• _SOURCE DATA_:
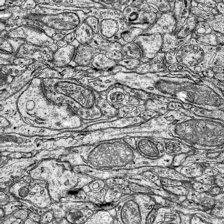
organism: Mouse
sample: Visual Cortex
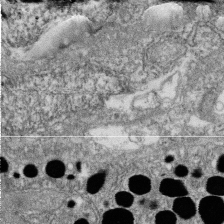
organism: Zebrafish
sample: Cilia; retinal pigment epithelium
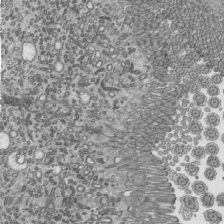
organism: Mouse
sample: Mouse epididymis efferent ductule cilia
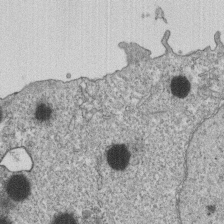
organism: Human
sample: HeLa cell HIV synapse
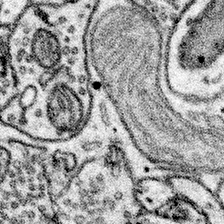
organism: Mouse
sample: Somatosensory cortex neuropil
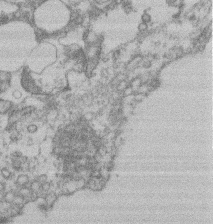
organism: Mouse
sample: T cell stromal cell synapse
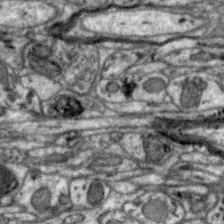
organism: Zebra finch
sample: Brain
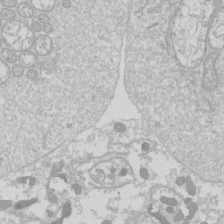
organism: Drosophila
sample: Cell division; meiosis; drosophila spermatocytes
...
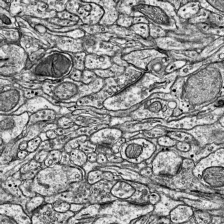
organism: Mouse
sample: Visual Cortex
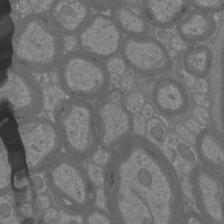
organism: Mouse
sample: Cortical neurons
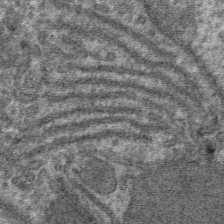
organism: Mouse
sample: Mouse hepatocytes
---
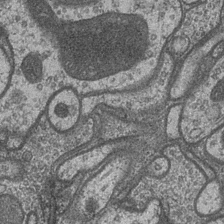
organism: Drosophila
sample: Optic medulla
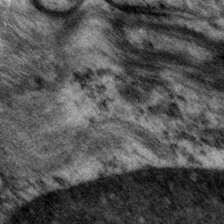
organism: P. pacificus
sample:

• _WHAT NEEDS TO BE DONE_: Range to print from the listing above: from the line with "organism: Human" up to and including the line with "sample: Cell division;". Please print those lines exactly, with no pictures and nothing more.

• _YOUR RESPONSE_:
organism: Human
sample: HeLa cell HIV synapse
organism: Mouse
sample: Somatosensory cortex neuropil
organism: Mouse
sample: T cell stromal cell synapse
organism: Zebra finch
sample: Brain
organism: Drosophila
sample: Cell division; meiosis; drosophila spermatocytes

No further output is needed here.